When tigers were pests

There was a time when tigers were considered pests. The time was towards the middle of the eighteenth century. That's the middle of the 1700s for the sake of clarity. The fact of the matter is that many people today still consider the tiger to be a pest. 

Tigers can still get in the way of day-to-day human life (the conflict in the Sundarbans region in Bangladesh being an example). Perhaps this is one reason why, despite an apparent concerted effort to protect the tiger, their numbers are still slowly declining and are precariously low (around 3.5k worldwide in the wild).

Tiger hunting during the British Raj in India
Tiger hunting during the British Raj in India. Photo in the publis domain.

A man called J. Forsyth wrote about the 'obstacle presented by the number of these animals [he was referring to tigers] to the advance of population and tillage'. It is old fashioned language meaning that tigers stopped the human population growing and stopped people working. His words were published in 1872 in his work The Highlands of Central India.

At that time the tiger symbolised evil writes Fiona Sunquist in Wild Cats of the World. Remarkably the tiger was thought of as being 'destructive, cowardly and treacherous'. The first descriptive word we can agree with but not the remainder. Not by any stretch of the imagination.

Hunting tigers to slaughter them became a 'humanitarian pursuit'. During the British occupation of India between 1858 and 1947 (the British Raj) military officers entertained themselves by hunting them as fast and as furiously as possible.

Perhaps the champion tiger killer was a man called Colonel William Rice who killed 158 between 1850 and 1854. That's 40 tigers per year or one tiger every 9 days. It is hard to comprehend nowadays.

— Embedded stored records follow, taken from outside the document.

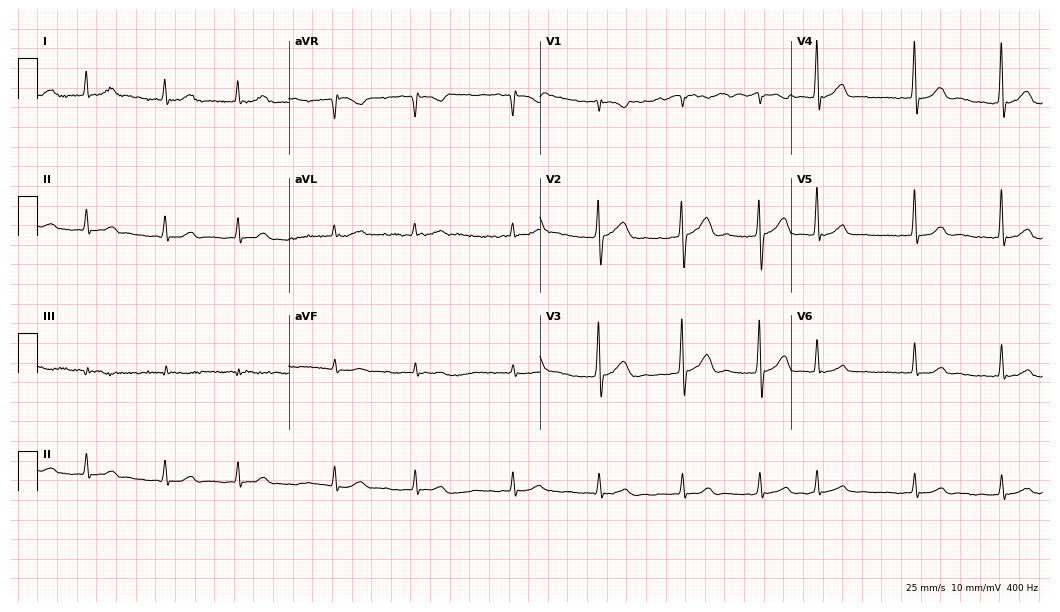
Resting 12-lead electrocardiogram (10.2-second recording at 400 Hz). Patient: an 82-year-old male. The tracing shows atrial fibrillation (AF).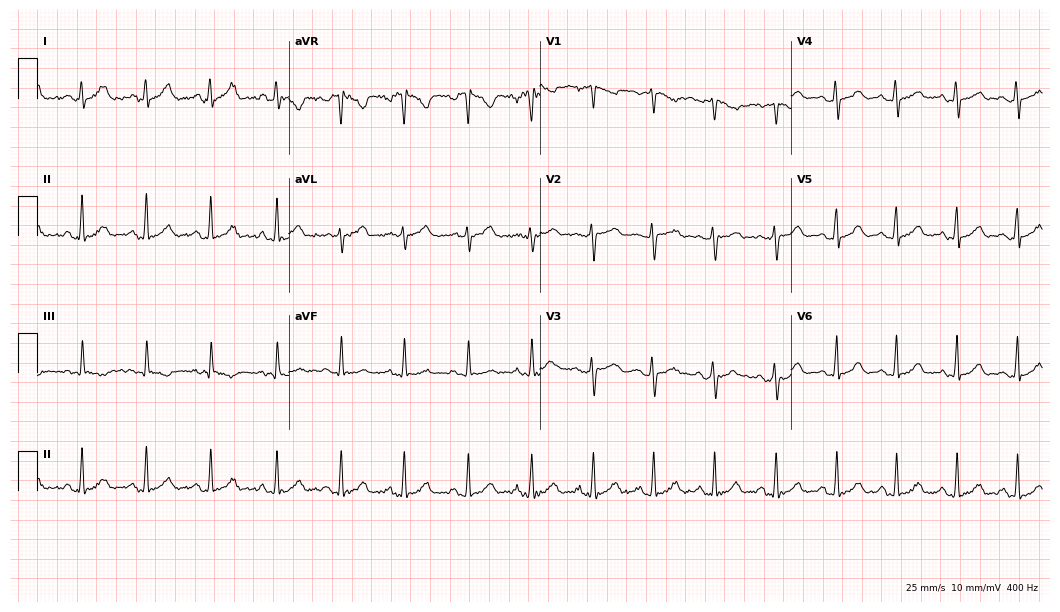
12-lead ECG from a female, 22 years old (10.2-second recording at 400 Hz). Recorded interpretation: within normal limits.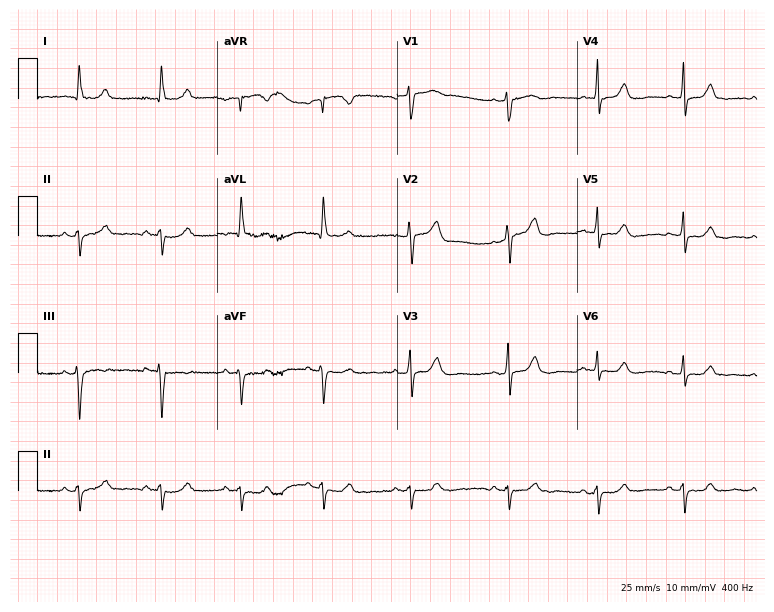
12-lead ECG from a 71-year-old female patient (7.3-second recording at 400 Hz). No first-degree AV block, right bundle branch block (RBBB), left bundle branch block (LBBB), sinus bradycardia, atrial fibrillation (AF) or sinus tachycardia recorded for this tracing.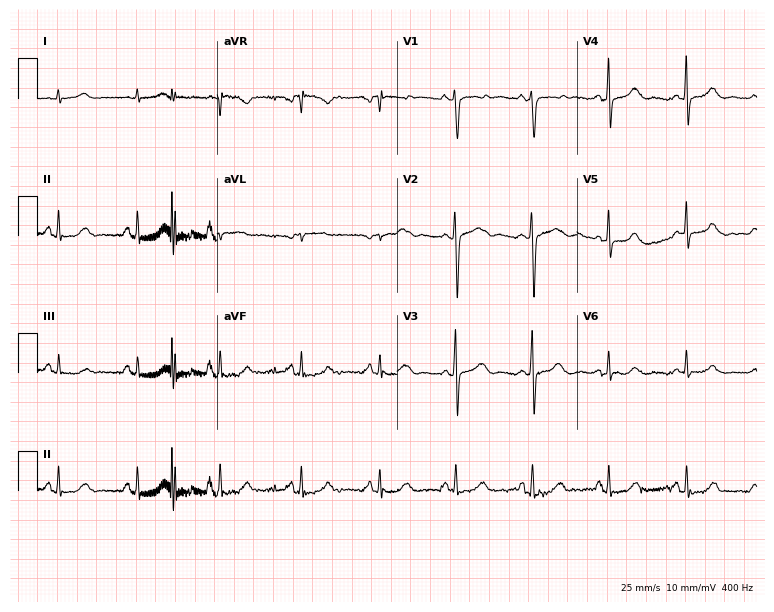
Resting 12-lead electrocardiogram (7.3-second recording at 400 Hz). Patient: a 44-year-old female. Read as a normal ECG.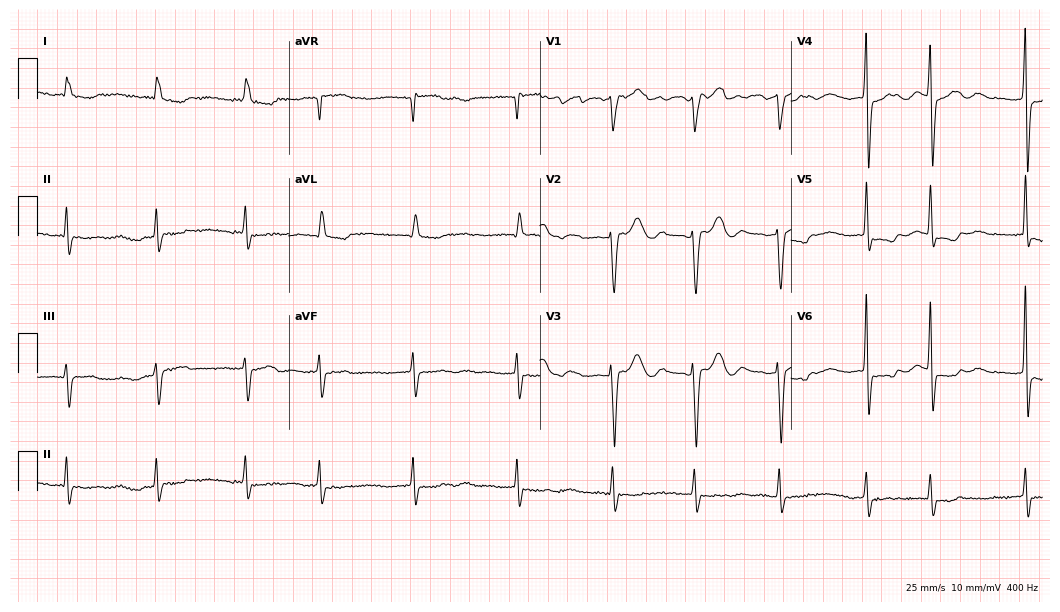
Standard 12-lead ECG recorded from a female patient, 74 years old (10.2-second recording at 400 Hz). The tracing shows atrial fibrillation (AF).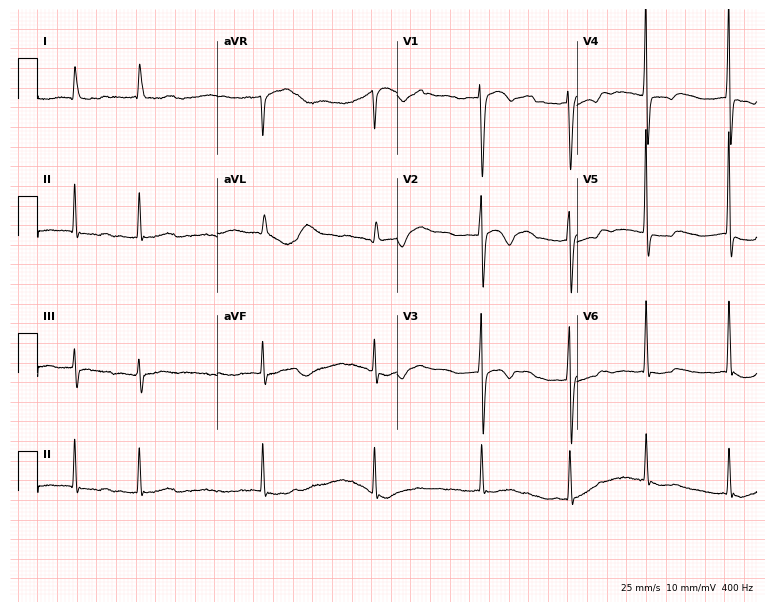
12-lead ECG from a 77-year-old female patient (7.3-second recording at 400 Hz). Shows atrial fibrillation (AF).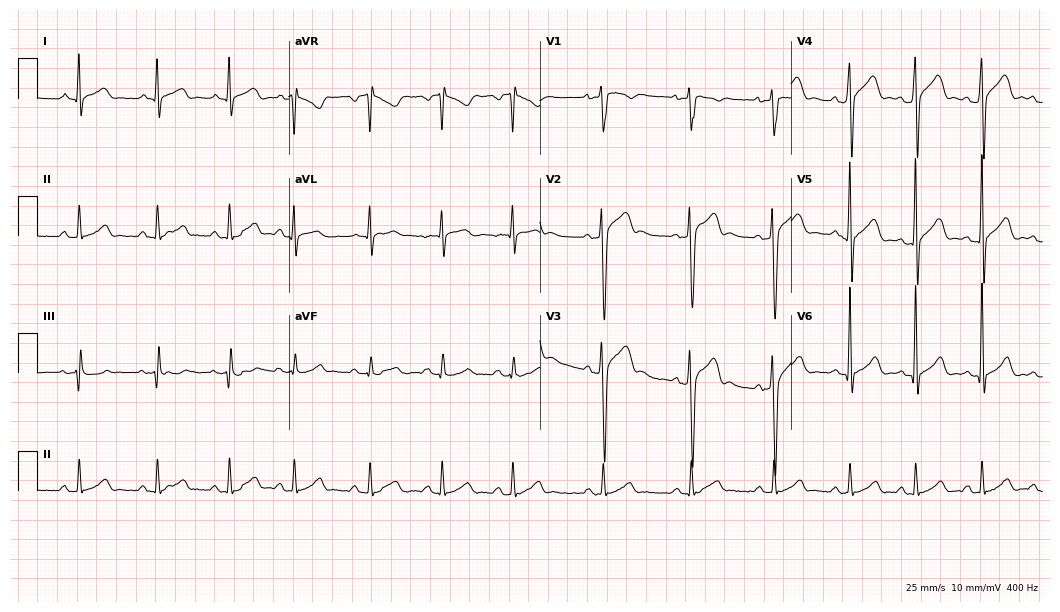
Electrocardiogram (10.2-second recording at 400 Hz), a man, 28 years old. Of the six screened findings (first-degree AV block, right bundle branch block, left bundle branch block, sinus bradycardia, atrial fibrillation, sinus tachycardia), none is recorded.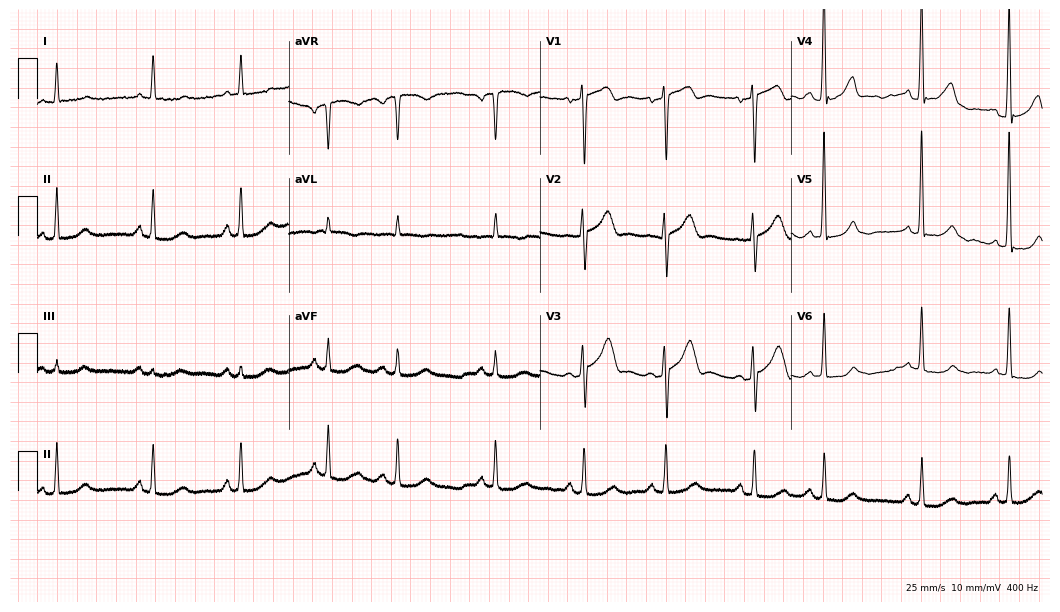
12-lead ECG from a male patient, 74 years old (10.2-second recording at 400 Hz). No first-degree AV block, right bundle branch block, left bundle branch block, sinus bradycardia, atrial fibrillation or sinus tachycardia recorded for this tracing.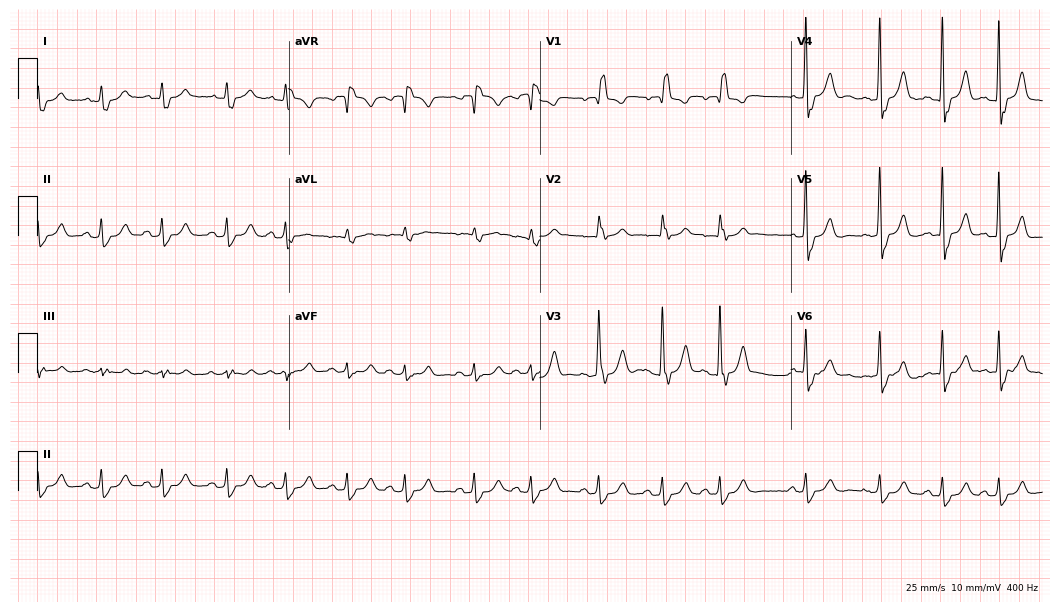
Resting 12-lead electrocardiogram. Patient: a 77-year-old man. The tracing shows right bundle branch block.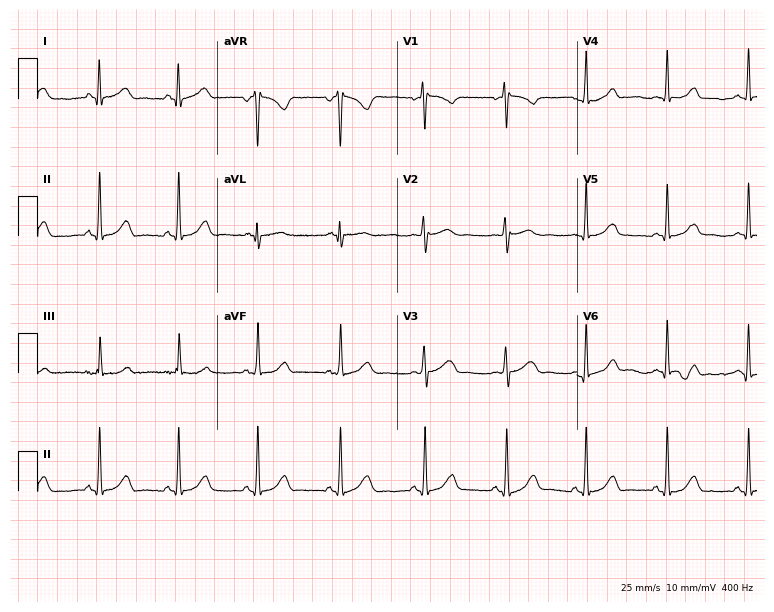
12-lead ECG (7.3-second recording at 400 Hz) from a woman, 31 years old. Labelled as a normal ECG.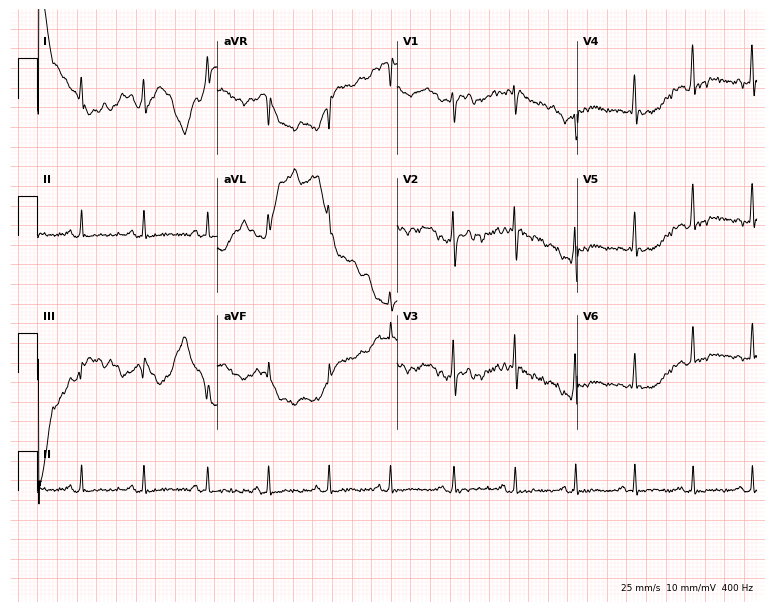
Resting 12-lead electrocardiogram (7.3-second recording at 400 Hz). Patient: a 37-year-old female. None of these six findings is recorded: first-degree AV block, right bundle branch block, left bundle branch block, sinus bradycardia, atrial fibrillation, sinus tachycardia.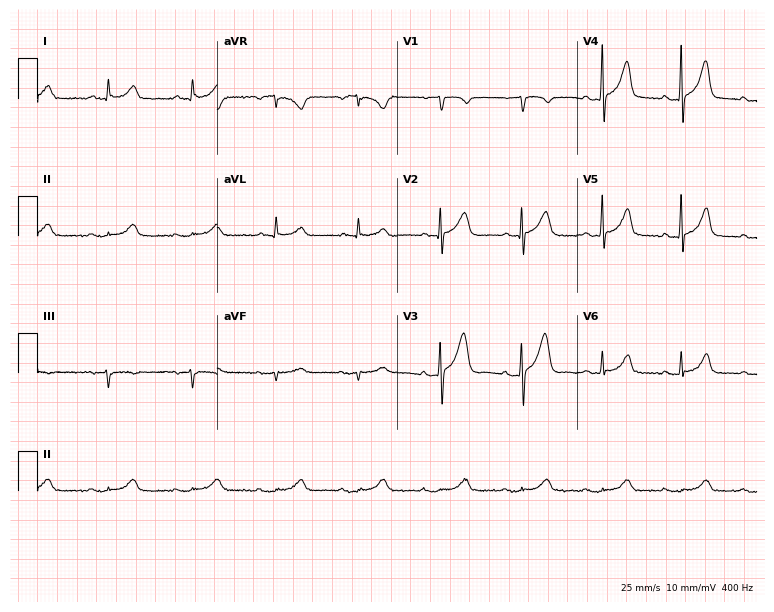
ECG — a 76-year-old man. Labelled as a normal ECG.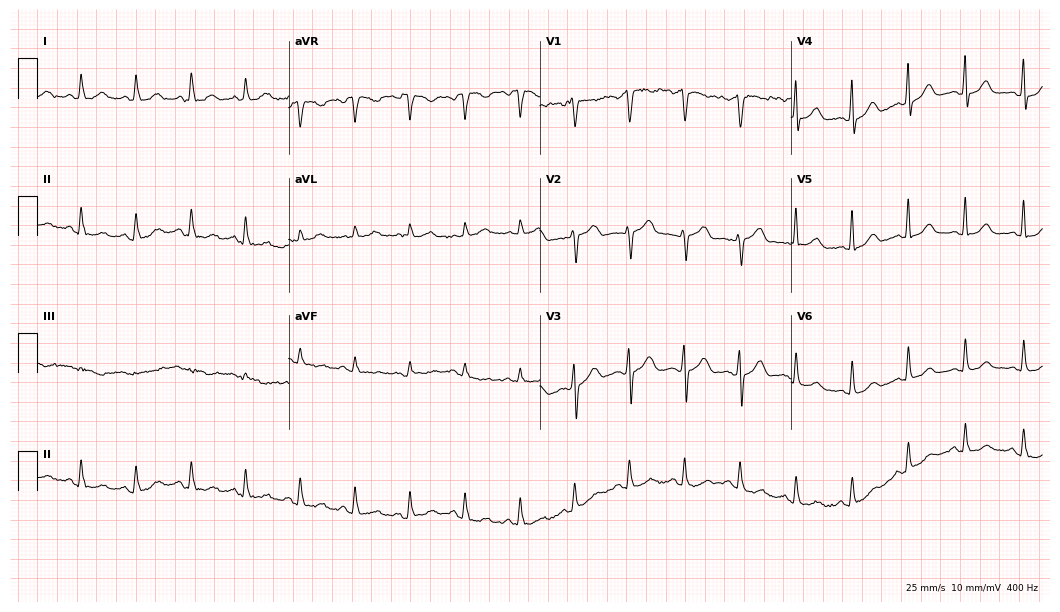
12-lead ECG (10.2-second recording at 400 Hz) from a 43-year-old female. Screened for six findings — first-degree AV block, right bundle branch block, left bundle branch block, sinus bradycardia, atrial fibrillation, sinus tachycardia — none is recorded. Other findings, if any, are not listed.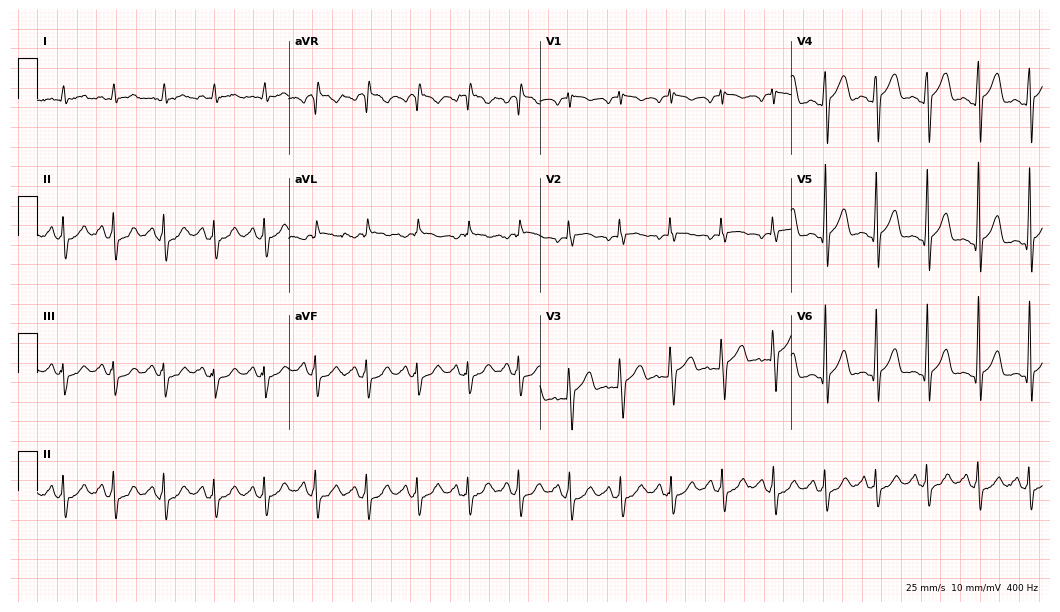
ECG (10.2-second recording at 400 Hz) — a man, 62 years old. Screened for six findings — first-degree AV block, right bundle branch block, left bundle branch block, sinus bradycardia, atrial fibrillation, sinus tachycardia — none is recorded.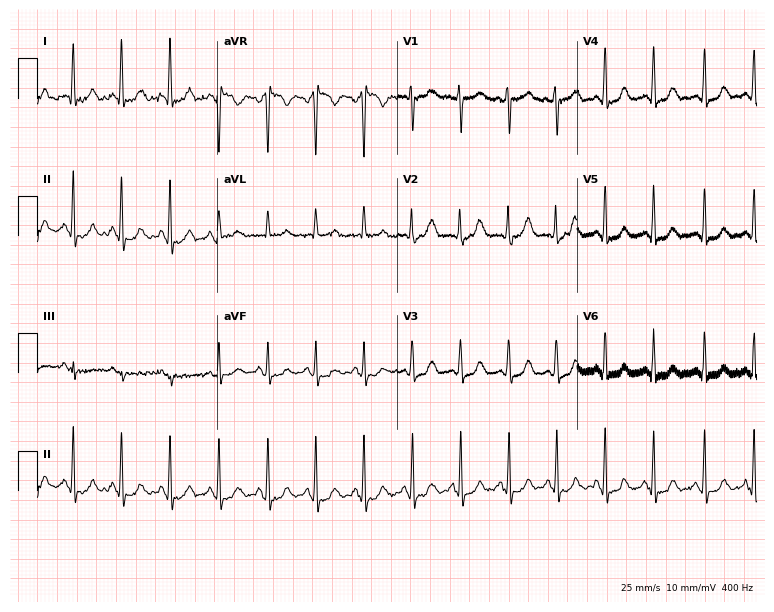
12-lead ECG (7.3-second recording at 400 Hz) from a 34-year-old female patient. Findings include sinus tachycardia (a sinus rate of 100 beats per minute or more).

I suppose one of the issues is that for people in the West, we can look at tiger conservation in a pure sense. Westerners don't have to try and make a living with tigers around. When it comes to survival through work, tigers get in the way and in that competition between human survival and tiger survival the human wins almost all the time.

The conservation of the tiger has to be practical and it has to include the cooperation of the local people living with the tiger. One issue here is that most tigers are in India (Bengal tiger) and the human population of India is for ever growing exponentially. It is a simple matter of space for the tiger which needs hundreds of square kilometres in which to roam.